Further Development 3.4: Polycomb and Trithorax Proteins Regulate the Leaf-to-Flower Transition in Plants

Differential Gene Expression: Mechanisms of Cell Differentiation

Hyacinths bloom in the spring, lilies often reveal their petals during the summer months, and dahlia flowers persist well into autumn. Aside from the glorious colors and sensational scents of flowers, their presence marks the transition of a plant from its vegetative to its reproductive state. This transition requires a change in the cell types and organs produced by the shoot apical meristem (SAM) (Figure 1A). During the vegetative state, the SAM primarily generates leaves; however, when the time is right for reproduction, this stem cell factory builds flowers. Depending on the species, this most often involves producing sepals, petals, stamens, and carpels. Developing its reproductive parts at the wrong time could be catastrophic for the plant’s survival. The temperature, amount of sunlight, and availability of nutrients must all be conducive to reproductive growth. Of equal importance is synchronizing the plant’s gamete production with the presence of potential pollinators (Figure 1B). Therefore, the initiation of the SAM transition to a reproductive state is a critical regulatory event during plant development (see Chapter 6). The genetic control of this process is at least in part epigenetic, involving proteins homologous to Polycomb and Trithorax proteins.

How epigenetics “opens” the flower

Just as environmental cues influence the initiation of flower development, epigenetic factors control the developmental conversion of the SAM from leaf to flower construction. This can be tested experimentally simply by moving a plant to long-day conditions and observing the upregulation of floral gene activity in the SAM (Figure 1C; You et al. 2017a). During vegetative growth, the genes that promote reproductive organogenesis are actively silenced. When environmental conditions are optimal for reproductive success, the repression of these genes is removed. The entire developmental program for flowering is regulated through epigenetic mechanisms mediated by a set of chromatin-modifying proteins that are deeply homologous to the Polycomb and Trithorax groups. Although exceptions are being discovered, Polycomb Repressive Complexes 1 and 2 (PRC1 and PRC2) bind to specific regions of the chromatin to inactivate those regions as well as maintain their repressed state (Figure 1D).

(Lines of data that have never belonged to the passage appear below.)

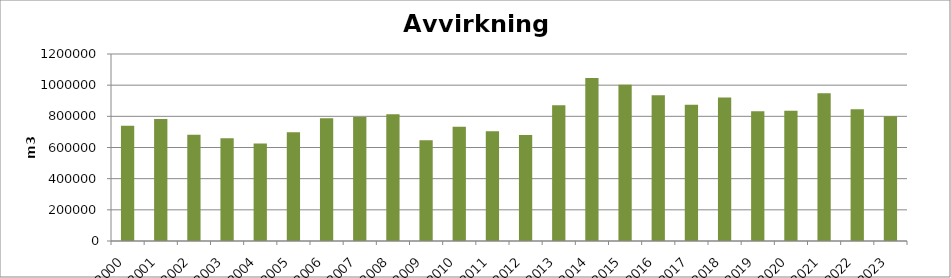
| Category | Totalt |
|---|---|
| 2000 | 739147 |
| 2001 | 782342 |
| 2002 | 682469 |
| 2003 | 659451 |
| 2004 | 625293 |
| 2005 | 698431 |
| 2006 | 787030 |
| 2007 | 795331 |
| 2008 | 813775 |
| 2009 | 646315 |
| 2010 | 733304 |
| 2011 | 704386 |
| 2012 | 680065 |
| 2013 | 870516 |
| 2014 | 1046122 |
| 2015 | 1003383 |
| 2016 | 934795 |
| 2017 | 873623 |
| 2018 | 920743 |
| 2019 | 832367 |
| 2020 | 836616 |
| 2021 | 948718 |
| 2022 | 845313 |
| 2023 | 800457 |
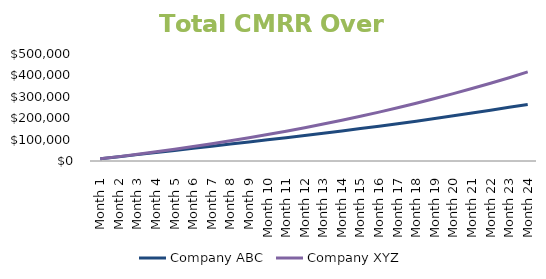
| Category | Company ABC | Company XYZ |
|---|---|---|
| 1.0 | 10000 | 10000 |
| 2.0 | 19931.026 | 20471.817 |
| 3.0 | 29811.014 | 31434.363 |
| 4.0 | 39657.656 | 42907.286 |
| 5.0 | 49488.435 | 54910.995 |
| 6.0 | 59320.652 | 67466.692 |
| 7.0 | 69171.463 | 80596.4 |
| 8.0 | 79057.907 | 94322.998 |
| 9.0 | 88996.939 | 108670.253 |
| 10.0 | 99005.459 | 123662.85 |
| 11.0 | 109100.341 | 139326.435 |
| 12.0 | 119298.466 | 155687.645 |
| 13.0 | 129746.88 | 172758.476 |
| 14.0 | 140458.579 | 190566.817 |
| 15.0 | 151446.982 | 209141.633 |
| 16.0 | 162725.947 | 228513.01 |
| 17.0 | 174309.785 | 248712.193 |
| 18.0 | 186213.289 | 269771.636 |
| 19.0 | 198451.745 | 291725.046 |
| 20.0 | 211040.958 | 314607.43 |
| 21.0 | 223997.27 | 338455.147 |
| 22.0 | 237337.588 | 363305.961 |
| 23.0 | 251079.402 | 389199.092 |
| 24.0 | 264327 | 416370.938 |
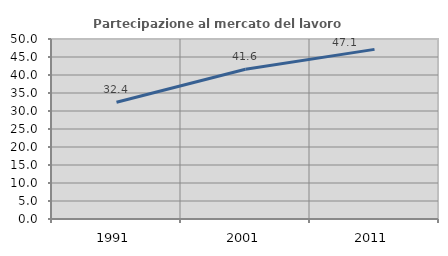
| Category | Partecipazione al mercato del lavoro  femminile |
|---|---|
| 1991.0 | 32.419 |
| 2001.0 | 41.596 |
| 2011.0 | 47.114 |
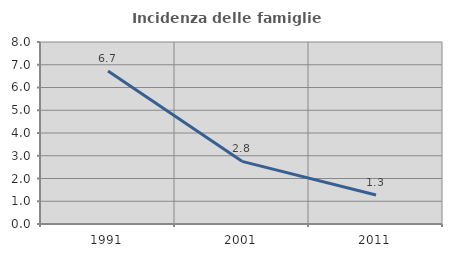
| Category | Incidenza delle famiglie numerose |
|---|---|
| 1991.0 | 6.726 |
| 2001.0 | 2.755 |
| 2011.0 | 1.275 |
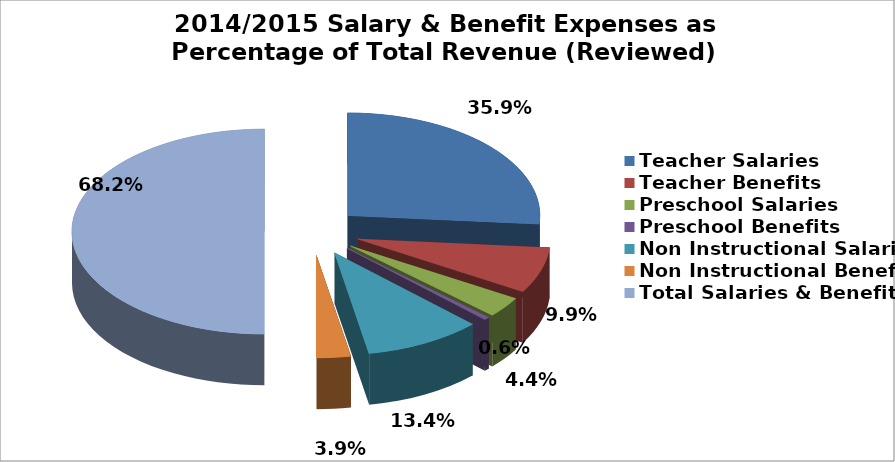
| Category | Series 0 |
|---|---|
| Teacher Salaries | 0.359 |
| Teacher Benefits | 0.099 |
| Preschool Salaries | 0.044 |
| Preschool Benefits | 0.006 |
| Non Instructional Salaries | 0.134 |
| Non Instructional Benefits | 0.039 |
| Total Salaries & Benefits | 0.682 |
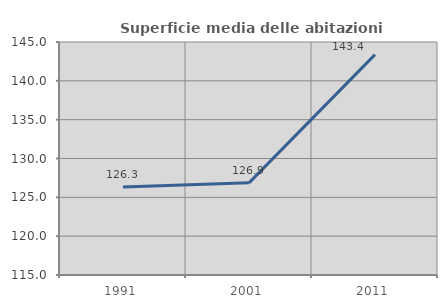
| Category | Superficie media delle abitazioni occupate |
|---|---|
| 1991.0 | 126.343 |
| 2001.0 | 126.864 |
| 2011.0 | 143.373 |
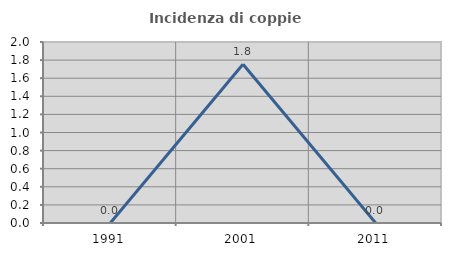
| Category | Incidenza di coppie miste |
|---|---|
| 1991.0 | 0 |
| 2001.0 | 1.754 |
| 2011.0 | 0 |
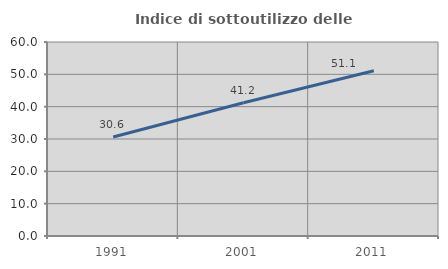
| Category | Indice di sottoutilizzo delle abitazioni  |
|---|---|
| 1991.0 | 30.612 |
| 2001.0 | 41.233 |
| 2011.0 | 51.095 |
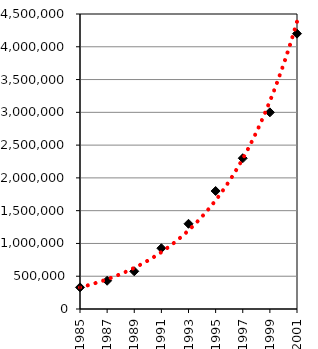
| Category | Series 0 |
|---|---|
| 1985.0 | 330000 |
| 1987.0 | 431000 |
| 1989.0 | 575000 |
| 1991.0 | 927000 |
| 1993.0 | 1300000 |
| 1995.0 | 1800000 |
| 1997.0 | 2300000 |
| 1999.0 | 3000000 |
| 2001.0 | 4200000 |
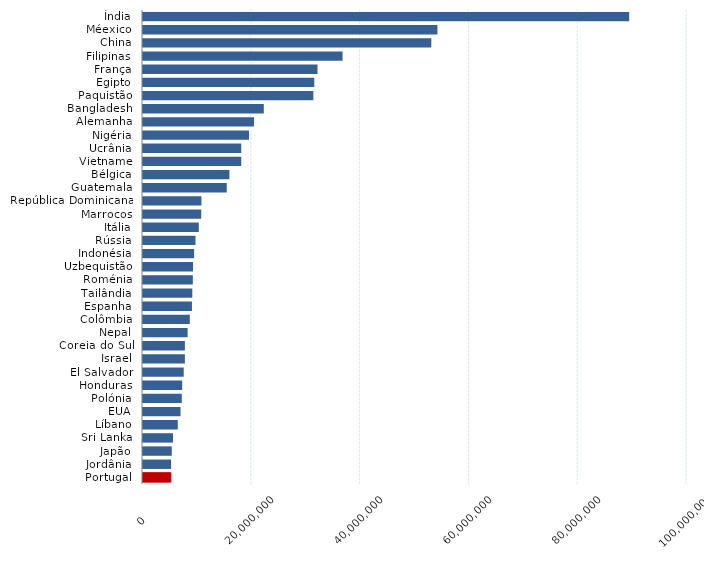
| Category | Series 0 |
|---|---|
| Índia | 89375152.218 |
| Méexico | 54130111.445 |
| China | 53000000 |
| Filipinas | 36685313.168 |
| França | 32077312.215 |
| Egipto | 31487000 |
| Paquistão | 31312000 |
| Bangladesh | 22202917.784 |
| Alemanha | 20411777.594 |
| Nigéria | 19483402.059 |
| Ucrânia | 18060000 |
| Vietname | 18060000 |
| Bélgica | 15883123.729 |
| Guatemala | 15395390.25 |
| República Dominicana | 10742800 |
| Marrocos | 10704830.038 |
| Itália | 10258423.411 |
| Rússia | 9646920 |
| Indonésia | 9402427.089 |
| Uzbequistão | 9197526.465 |
| Roménia | 9159745.933 |
| Tailândia | 9065391.618 |
| Espanha | 9000000 |
| Colômbia | 8608268.971 |
| Nepal | 8203258.737 |
| Coreia do Sul | 7704200 |
| Israel | 7701000 |
| El Salvador | 7488469.373 |
| Honduras | 7203426.673 |
| Polónia | 7131000 |
| EUA | 6899000 |
| Líbano | 6393530 |
| Sri Lanka | 5522000 |
| Japão | 5290974.223 |
| Jordânia | 5162253.521 |
| Portugal | 5127640.513 |
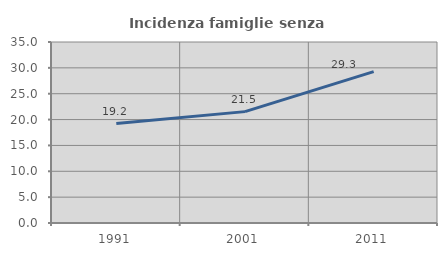
| Category | Incidenza famiglie senza nuclei |
|---|---|
| 1991.0 | 19.226 |
| 2001.0 | 21.537 |
| 2011.0 | 29.282 |
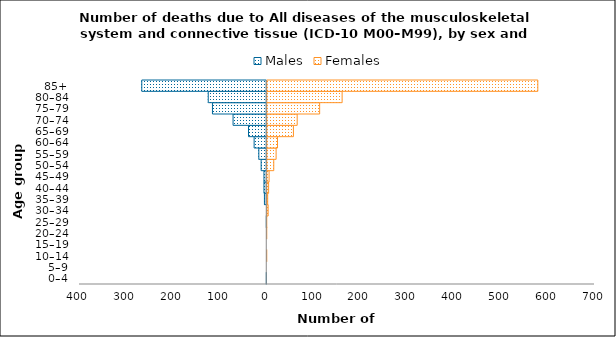
| Category | Males | Females |
|---|---|---|
| 0–4 | -1 | 0 |
| 5–9 | 0 | 0 |
| 10–14 | 0 | 1 |
| 15–19 | 0 | 0 |
| 20–24 | 0 | 1 |
| 25–29 | -1 | 1 |
| 30–34 | 0 | 4 |
| 35–39 | -5 | 3 |
| 40–44 | -6 | 5 |
| 45–49 | -6 | 6 |
| 50–54 | -12 | 16 |
| 55–59 | -17 | 21 |
| 60–64 | -27 | 24 |
| 65–69 | -39 | 58 |
| 70–74 | -72 | 66 |
| 75–79 | -116 | 114 |
| 80–84 | -125 | 162 |
| 85+ | -267 | 580 |
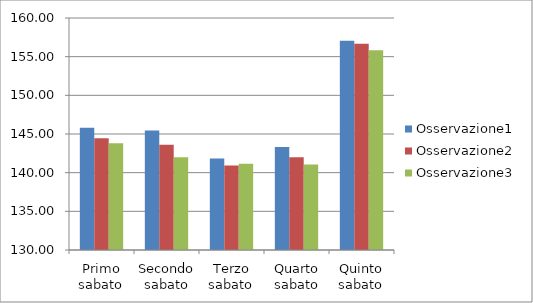
| Category | Osservazione1 | Osservazione2 | Osservazione3 |
|---|---|---|---|
| Primo sabato | 145.822 | 144.444 | 143.802 |
| Secondo sabato | 145.455 | 143.614 | 141.984 |
| Terzo sabato | 141.826 | 140.921 | 141.144 |
| Quarto sabato | 143.316 | 141.979 | 141.043 |
| Quinto sabato | 157.046 | 156.676 | 155.827 |
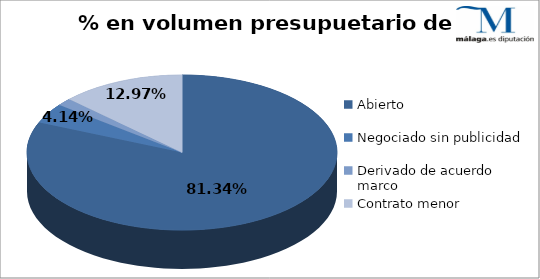
| Category | Series 0 |
|---|---|
| Abierto | 0.813 |
| Negociado sin publicidad | 0.041 |
| Derivado de acuerdo marco | 0.016 |
| Contrato menor | 0.13 |
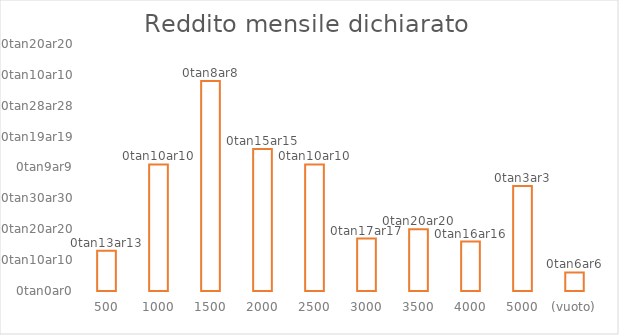
| Category | Totale |
|---|---|
| 500 | 13 |
| 1000 | 41 |
| 1500 | 68 |
| 2000 | 46 |
| 2500 | 41 |
| 3000 | 17 |
| 3500 | 20 |
| 4000 | 16 |
| 5000 | 34 |
| (vuoto) | 6 |
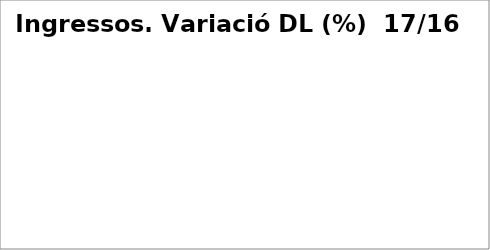
| Category | Series 0 |
|---|---|
| Impostos directes | 0.013 |
| Impostos indirectes | 0.082 |
| Taxes, preus públics i altres ingressos | -0.077 |
| Transferències corrents | 0.029 |
| Ingressos patrimonials | 0.047 |
| Venda d'inversions reals | 0.329 |
| Transferències de capital | -0.74 |
| Actius financers* | -0.501 |
| Passius financers | -0.194 |
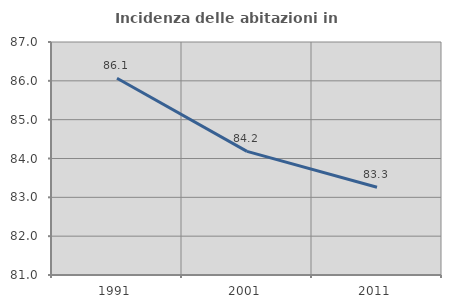
| Category | Incidenza delle abitazioni in proprietà  |
|---|---|
| 1991.0 | 86.066 |
| 2001.0 | 84.185 |
| 2011.0 | 83.259 |
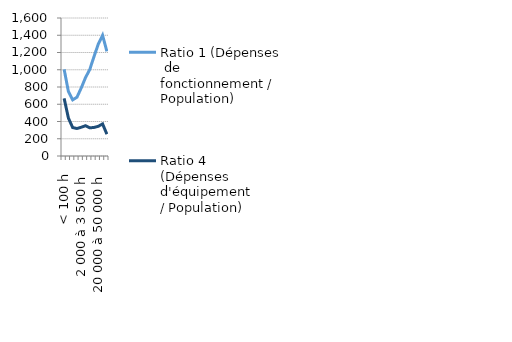
| Category | Ratio 1 (Dépenses  de fonctionnement / Population) | Ratio 4 
(Dépenses d'équipement 
/ Population) |
|---|---|---|
| < 100 h | 1005.189 | 668.172 |
| 100 à 200 h | 747.294 | 439.854 |
| 200 à 500 h | 650.631 | 329.466 |
| 500 à 2 000 h | 681.659 | 318.886 |
| 2 000 à 3 500 h | 788.418 | 333.152 |
| 3 500 à 5 000 h | 908.856 | 351.017 |
| 5 000 à 10 000 h | 1002.805 | 326.841 |
| 10 000 à 20 000 h | 1154.127 | 330.985 |
| 20 000 à 50 000 h | 1298.87 | 344.431 |
| 50 000 à 100 000 h | 1399.357 | 372.098 |
| >=100 000 h hors Paris | 1213.507 | 252.94 |
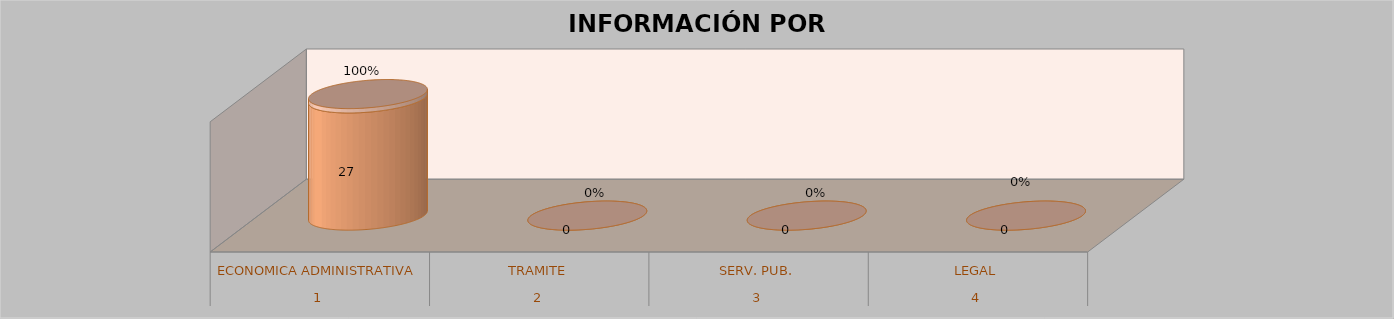
| Category | Series 0 | Series 1 | Series 2 | Series 3 |
|---|---|---|---|---|
| 0 |  |  | 27 | 1 |
| 1 |  |  | 0 | 0 |
| 2 |  |  | 0 | 0 |
| 3 |  |  | 0 | 0 |
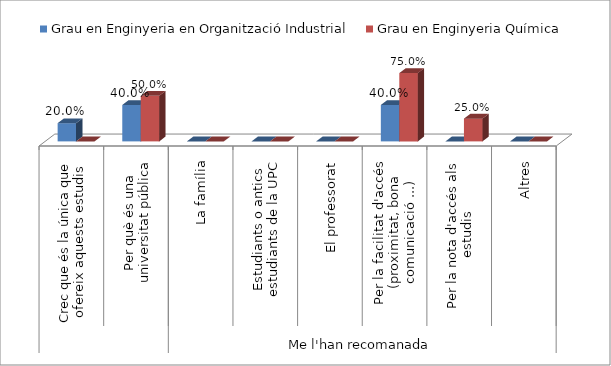
| Category | Grau en Enginyeria en Organització Industrial | Grau en Enginyeria Química |
|---|---|---|
| 0 | 0.2 | 0 |
| 1 | 0.4 | 0.5 |
| 2 | 0 | 0 |
| 3 | 0 | 0 |
| 4 | 0 | 0 |
| 5 | 0.4 | 0.75 |
| 6 | 0 | 0.25 |
| 7 | 0 | 0 |
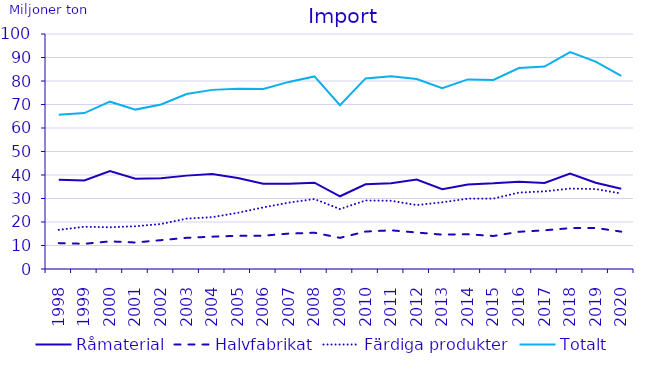
| Category | Råmaterial | Halvfabrikat | Färdiga produkter | Totalt |
|---|---|---|---|---|
| 1998.0 | 37.966 | 11.014 | 16.661 | 65.641 |
| 1999.0 | 37.636 | 10.727 | 17.985 | 66.347 |
| 2000.0 | 41.688 | 11.758 | 17.752 | 71.198 |
| 2001.0 | 38.371 | 11.277 | 18.182 | 67.83 |
| 2002.0 | 38.577 | 12.277 | 19.143 | 69.998 |
| 2003.0 | 39.734 | 13.273 | 21.444 | 74.451 |
| 2004.0 | 40.405 | 13.753 | 22.066 | 76.225 |
| 2005.0 | 38.684 | 14.132 | 23.906 | 76.722 |
| 2006.0 | 36.256 | 14.162 | 26.212 | 76.629 |
| 2007.0 | 36.27 | 15.078 | 28.265 | 79.613 |
| 2008.0 | 36.749 | 15.423 | 29.775 | 81.947 |
| 2009.0 | 30.949 | 13.254 | 25.507 | 69.71 |
| 2010.0 | 36.017 | 15.931 | 29.156 | 81.104 |
| 2011.0 | 36.516 | 16.464 | 29.052 | 82.032 |
| 2012.0 | 38.104 | 15.532 | 27.206 | 80.842 |
| 2013.0 | 33.918 | 14.615 | 28.394 | 76.928 |
| 2014.0 | 35.964 | 14.786 | 29.928 | 80.678 |
| 2015.0 | 36.447 | 14.052 | 29.959 | 80.457 |
| 2016.0 | 37.172 | 15.832 | 32.519 | 85.522 |
| 2017.0 | 36.644 | 16.467 | 33.047 | 86.158 |
| 2018.0 | 40.659 | 17.381 | 34.223 | 92.263 |
| 2019.0 | 36.723 | 17.482 | 34.014 | 88.218 |
| 2020.0 | 34.156 | 15.892 | 32.144 | 82.192 |
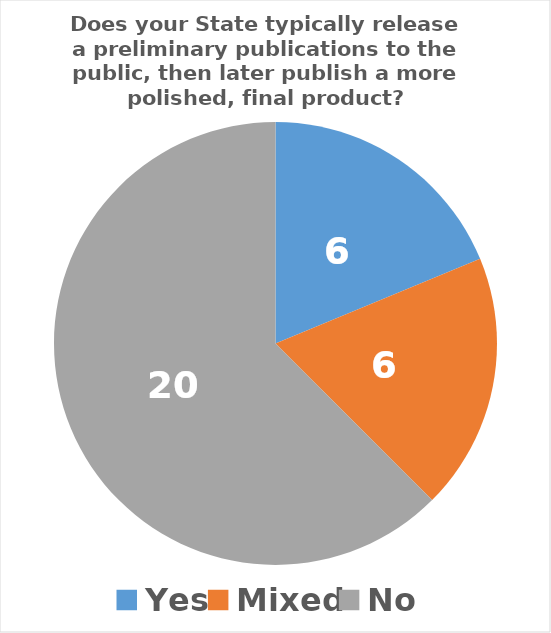
| Category | Series 0 |
|---|---|
| Yes | 6 |
| Mixed | 6 |
| No | 20 |
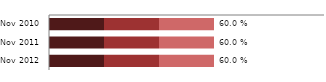
| Category | Severe (<7.0 g/dl) | Moderate (7.0-9.9 g/dl) | Mild (10.0-10.9 g/dl) | Total anaemia |
|---|---|---|---|---|
| 2010-11-01 | 0.2 | 0.2 | 0.2 | 0.6 |
| 2011-11-01 | 0.2 | 0.2 | 0.2 | 0.6 |
| 2012-11-01 | 0.2 | 0.2 | 0.2 | 0.6 |
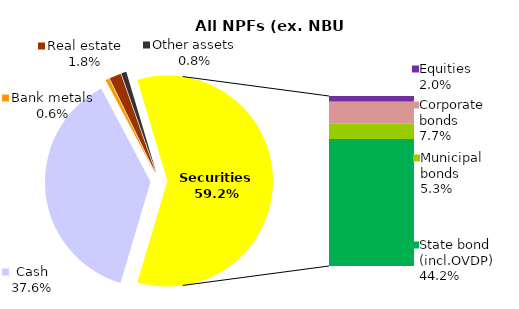
| Category | All NPF (ex. NBU CNPF) |
|---|---|
| Cash | 719.882 |
| Bank metals | 11.037 |
| Real estate | 34.42 |
| Other assets | 14.972 |
| Equities | 38.163 |
| Corporate bonds | 147.117 |
| Municipal bonds | 101.979 |
| State bond (incl.OVDP) | 845.64 |

Specifically, PRC1 proteins repress transcription and/or condense the chromatin through histone ubiquitylation, and PRC2 proteins use histone methylation to further maintain these repressive states. In contrast, Trithorax proteins reverse these repressed states and promote activation of the floral MADS-box genes (plant transcription factors that determine the identity of floral parts). Loss of the Polycomb genes causes the upregulation of these floral organ identity genes and precocious flower development (reviewed in Merini and Calonje 2015; Pu and Sung 2015).

Figure 1Polycomb and Trithorax proteins are epigenetic regulators of the leaf-to-flower transition. (A) Environmental cues trigger the shoot apical meristem (SAM) to transition from vegetative growth (leaves) to reproductive growth (flowers) capable of producing all the floral organs (right). (B) Timing of this transition is critical for the coordination of many factors, one being the presence of pollinators, such as the bee shown here. (C) Floral MADS-box gene expression is upregulated in the SAM following exposure to long-day conditions. Expression of the MADS-box gene APETALA1 (AP1) is shown here. (D) Generalized model of Polycomb repressive and Trithorax activating complexes of MADS-box floral gene expression. Polycomb Repressive Complex 1 (PRC1) proteins repress transcription and/or compact chromatin through histone ubiquitylation (green circle), and PRC2 proteins use histone methylation (red) to further maintain these repressive states. In contrast, Trithorax proteins antagonize repressed states and promote activation of the floral MADS-box genes. (D after W. Merini and M. Calonje. 2015. Plant J 83: 110–120.)

Developing Questions

From the greater environment to the cellular environment, how are epigenetic states regulated by external environmental signals?